2.7
November 2, 2013

On Fear, Comics & Gandhi.

I am crawling through the tremulous, ink drenched birth canal toward my future.

Pen in hand, words and lines tumbling in my wake, I make my way through this wild world, spiritualities trailing along behind like the tails of so many dialogue bubbles.

My heart was ready, my commitment was ready.

My soul was a little half baked and still soft, and my ego was, naturally, six steps behind while calling the shots from the back of the parade.

To say that I was prepared for the whole kit and kaboodle of writing, drawing, formatting, self publishing and distributing my own comic would be, for the most part, a pretty egregious understatement—yet not entirely erroneous. If some unseen throbbing part of my internal machinery had not been up to the task, I sure as hell wouldn’t be writing this after finishing the first 24 page issue.

I can already see eyebrows cocking at dubious angles as my nerd starts showing and I attempt to correlate the purportedly immature and base with the lofty heights of spiritual ascension.

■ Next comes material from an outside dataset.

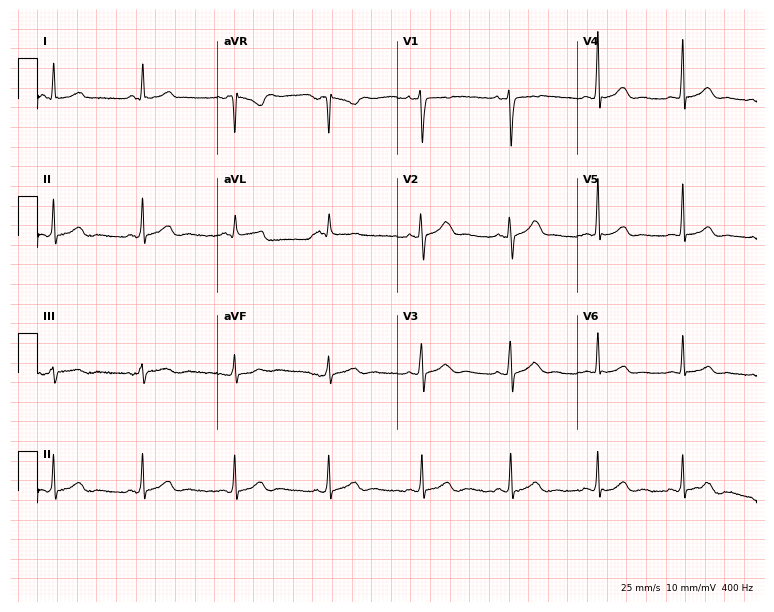
ECG — a 37-year-old female patient. Labelled as a normal ECG.
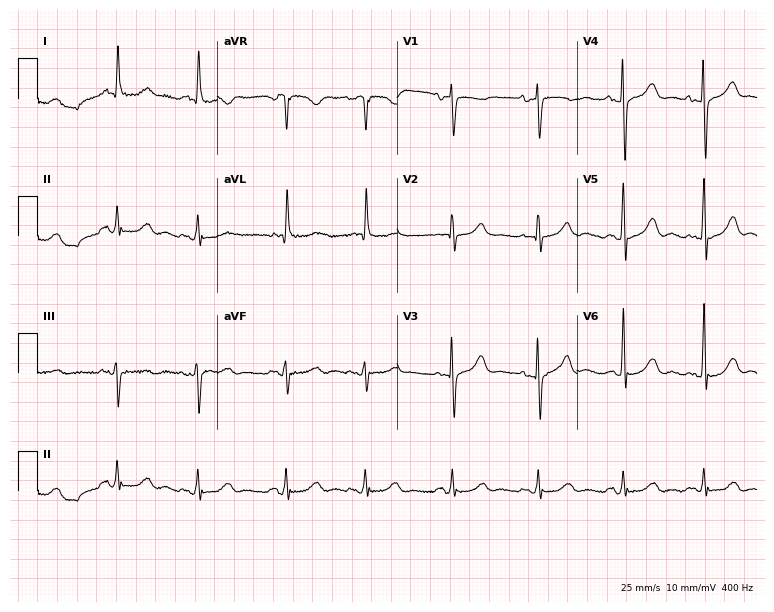
Resting 12-lead electrocardiogram. Patient: a female, 81 years old. None of these six findings is recorded: first-degree AV block, right bundle branch block, left bundle branch block, sinus bradycardia, atrial fibrillation, sinus tachycardia. Other findings, if any, are not listed.

Smooth that eyebrow down, kiddlywink, and open that think-pan; let’s go for a spin and orbit around some of the soulful revelations that have clocked me like a baseball bat on the shins while toiling away at this comic.

Maybe, just maybe (as is my hope) you’ll walk off with some small shining trinket that might help you on your own merry way.

 

7. Time is Fleeting.

The Achilles heel of my creative aspiration is, bar none, being entirely too unrealistic with regards to allocating myself sufficient time to accomplish, well, anything. I learned the hard way how long exactly it takes to kick out an issue of a comic, while prepping for a comic convention and dealing with all the little micro-shits the universe so enjoys pooping in the litter box of life.

I shot myself in the foot big time and boy am I kicking myself for the opportunities missed due to my short sightedness.

Life ain’t getting longer. I think a lot of us (or maybe it’s just me) forget that seconds fly off the clock like bullets from heaven and by contrast we mere mortals have a great propensity to respond with less than equal swiftness.

Give everything the time it needs.
Let things ride as they need, and stop when you must.
Be alert, be aware and be circumspect.

 

6. Playtime is Over.

When I feel like I don’t know what I’m doing or more so feel like I’m never going to be able to support myself with my creative work, pretty much every other job on the planet looks appealing. “I could become a yogi,” I think to myself, ”Or a go-go dancer.”

But that’s just fear barking up my spine.

When it comes to ecstatic job satisfaction, I get more from pumping out comic and novel pages than I ever would contorting my body in asanas.

I’m not saying hobbies, frivolities and play should be scoured from the creative mind, but it most certainly this means abandoning false aspirations for those that really matter.

Also be aware of what exactly you’re getting yourself into with whatever your pursuit is.

Five pages into the comic, my brain calculated how long it would be to finish, and the the time and effort involved and I kinda wanted to lie down and die.

But I was committed then—I had to keep going, and I am glad I did.

 

 

5. People Care as Much as They Don’t.

I don’t think there’s a single person among my friends who doesn’t know I’m an artist. I’ve been drawing for as long as I’ve been writing, and my practice of both have roots in primary school.

These skills are part of my DNA.

Yet when this budding project rolled onto the scene there were quite a few comrades who, as far as I know, haven’t read a single page. Busy, disinterested, not their thing; the reasons I’m sure are myriad and entirely justified. It doesn’t change the fact that those who are close have turned away when they are needed and it kinda, y’know, sucks.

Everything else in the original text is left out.